EXTRACTED ENTRIES START

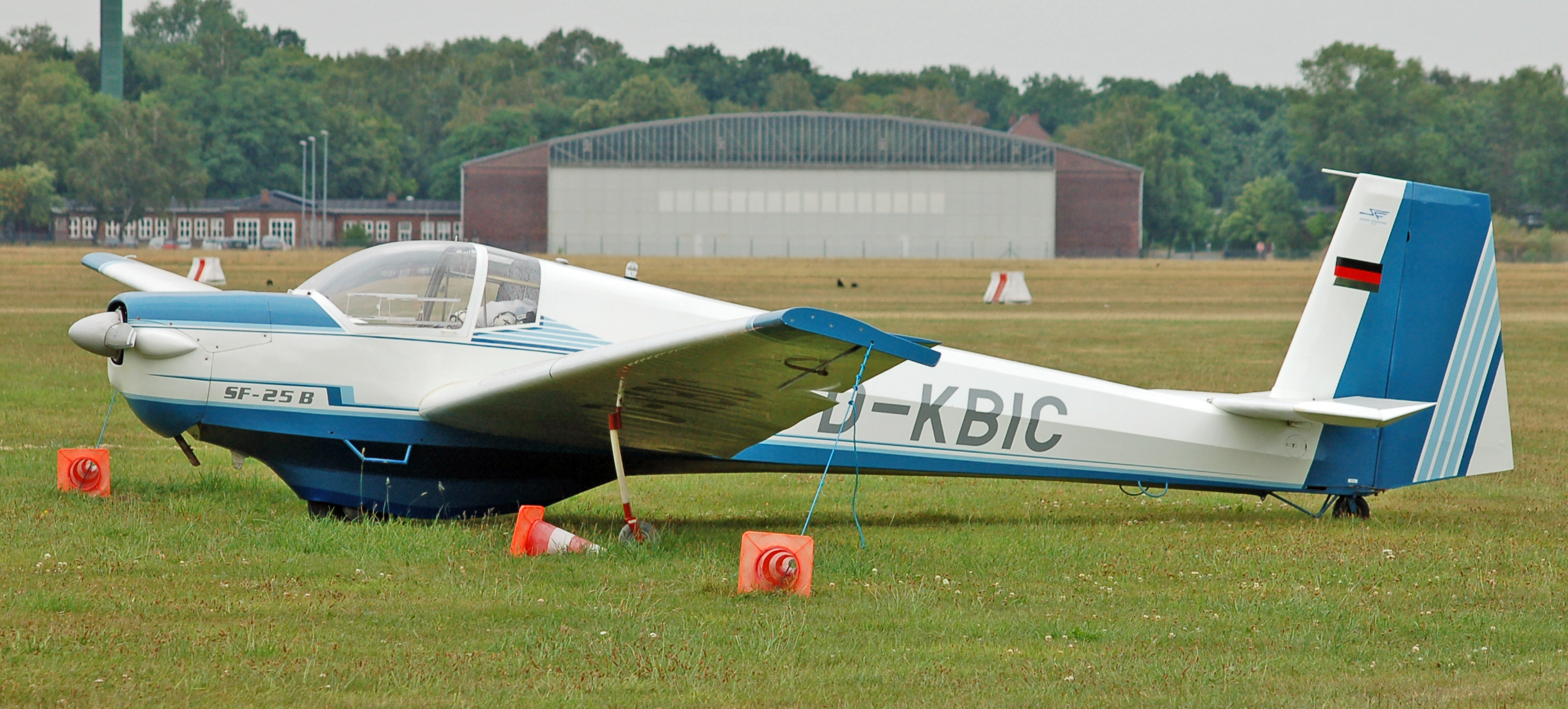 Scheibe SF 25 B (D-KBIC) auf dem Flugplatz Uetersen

EXTRACTED ENTRIES END
EXTRACTED ENTRIES START

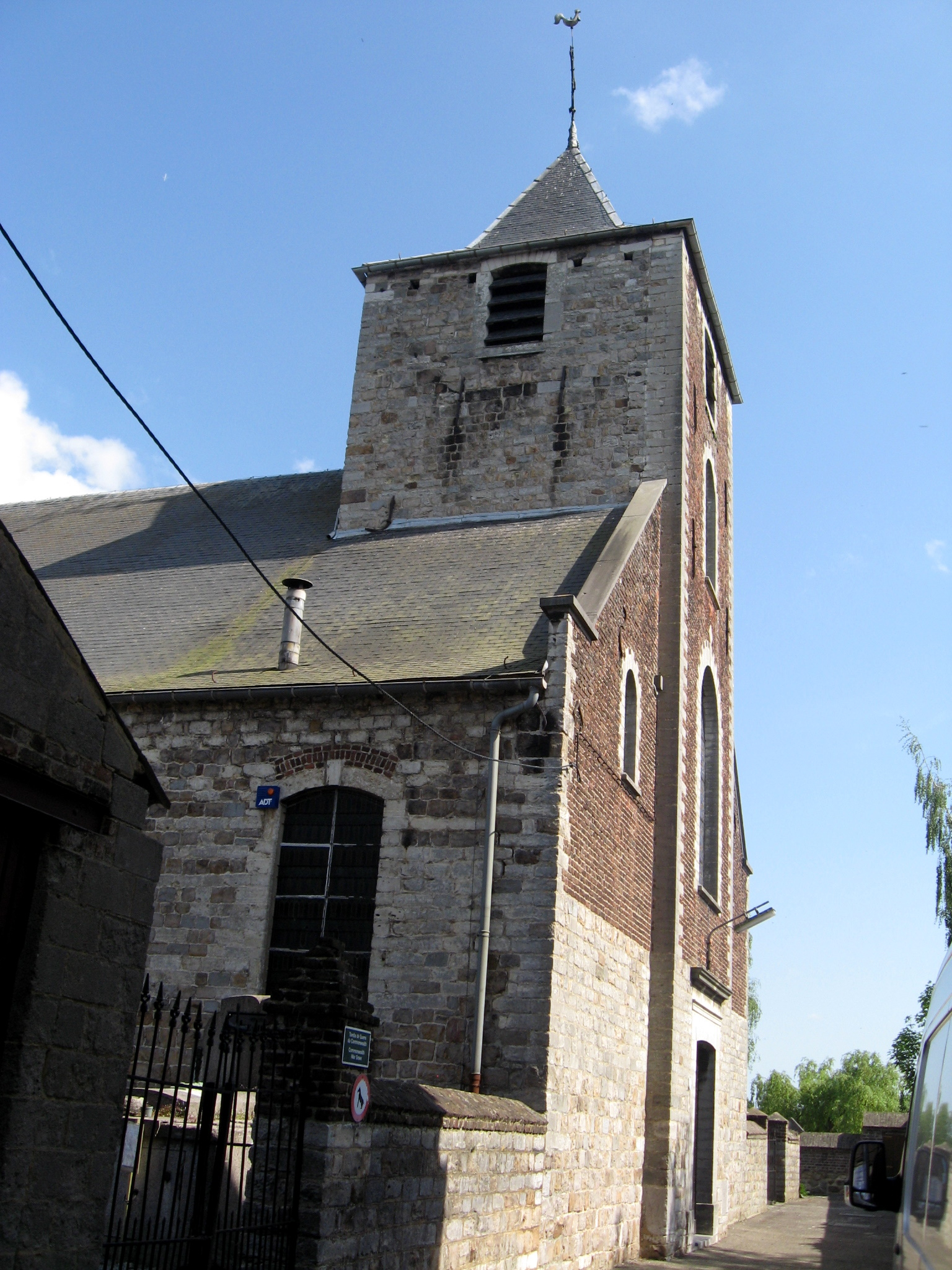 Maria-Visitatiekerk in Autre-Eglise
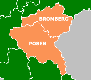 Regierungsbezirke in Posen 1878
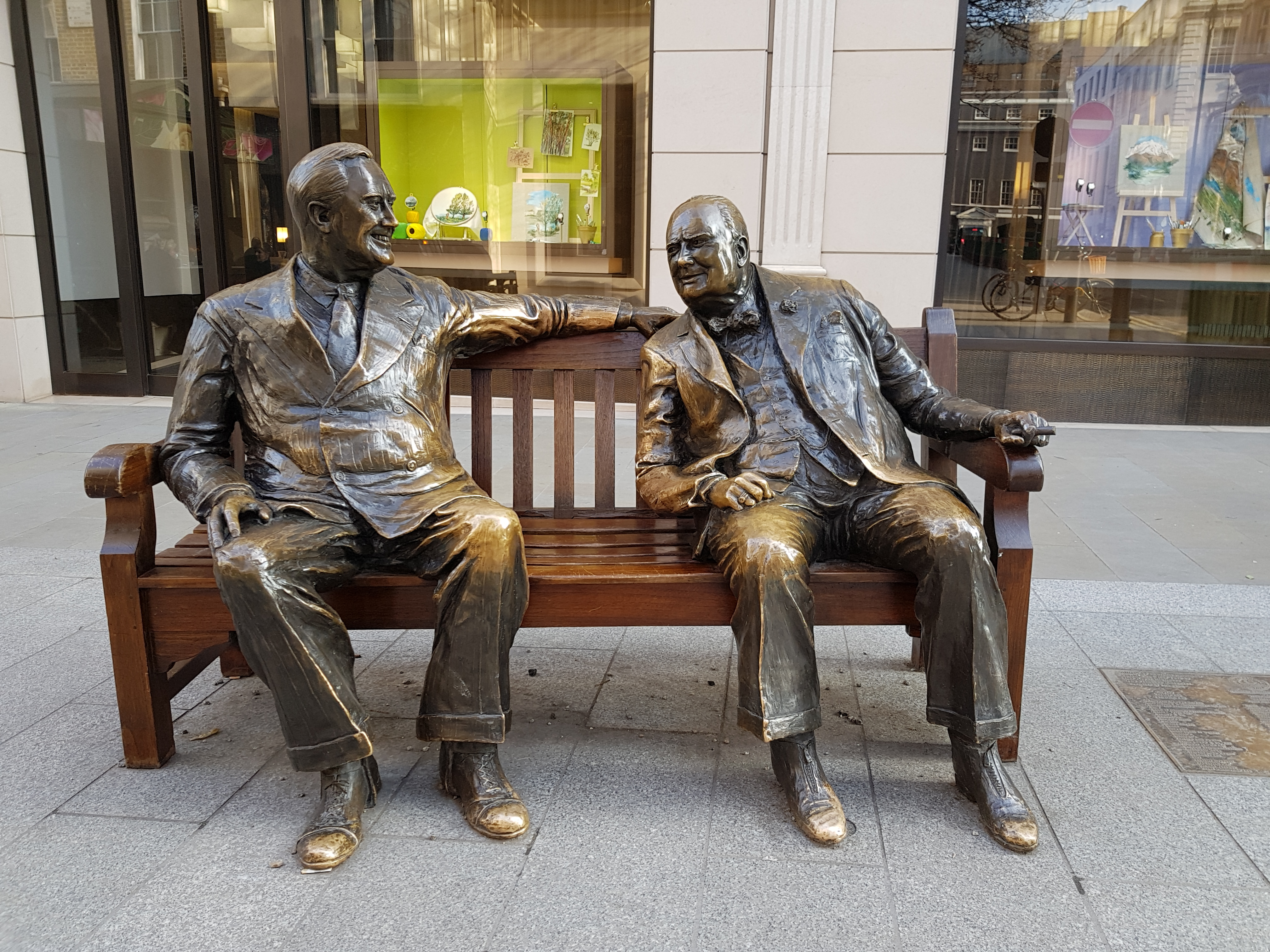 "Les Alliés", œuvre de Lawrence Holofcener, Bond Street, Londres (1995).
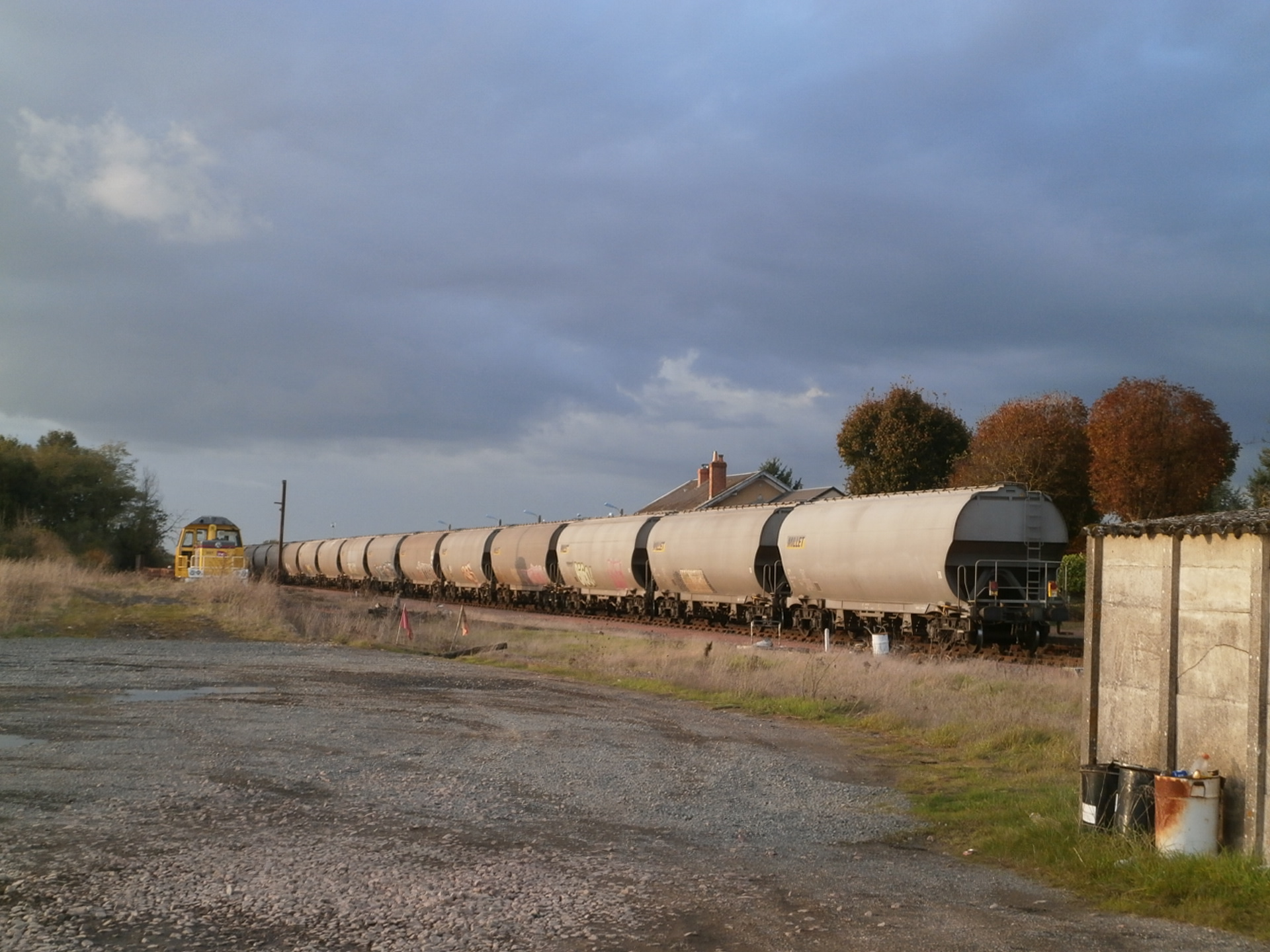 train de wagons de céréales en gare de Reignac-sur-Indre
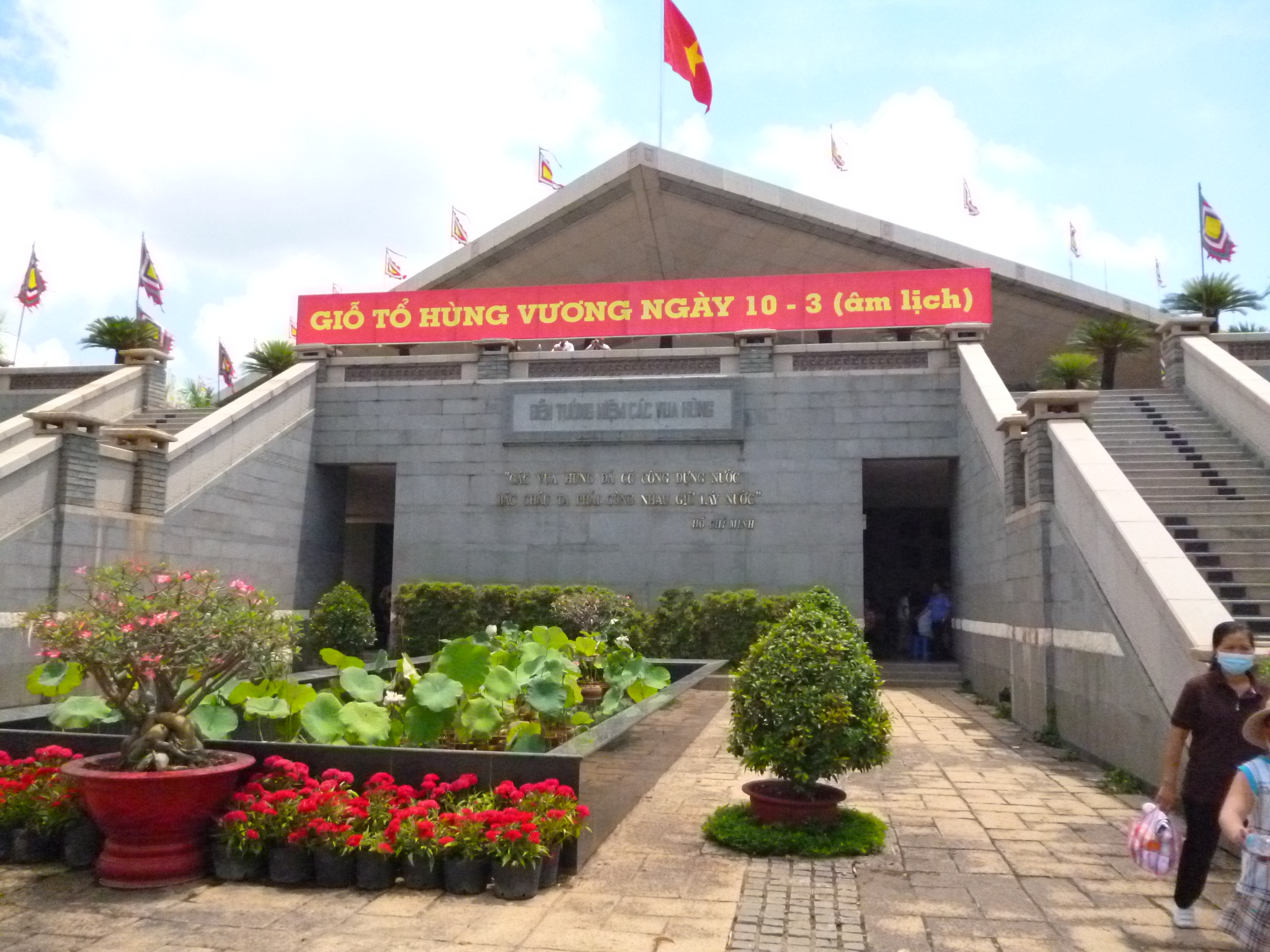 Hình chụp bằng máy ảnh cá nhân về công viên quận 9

EXTRACTED ENTRIES END

→ INSTRUCTIONS TO FOLLOW: Using the data above, retype exactly and only the lines from the one containing "Regierungsbezirke in Posen 1878" up to and including the one containing "Hình chụp bằng", with no pictures carried over.

→ TASK ANSWER:
 Regierungsbezirke in Posen 1878
 "Les Alliés", œuvre de Lawrence Holofcener, Bond Street, Londres (1995).
 train de wagons de céréales en gare de Reignac-sur-Indre
 Hình chụp bằng máy ảnh cá nhân về công viên quận 9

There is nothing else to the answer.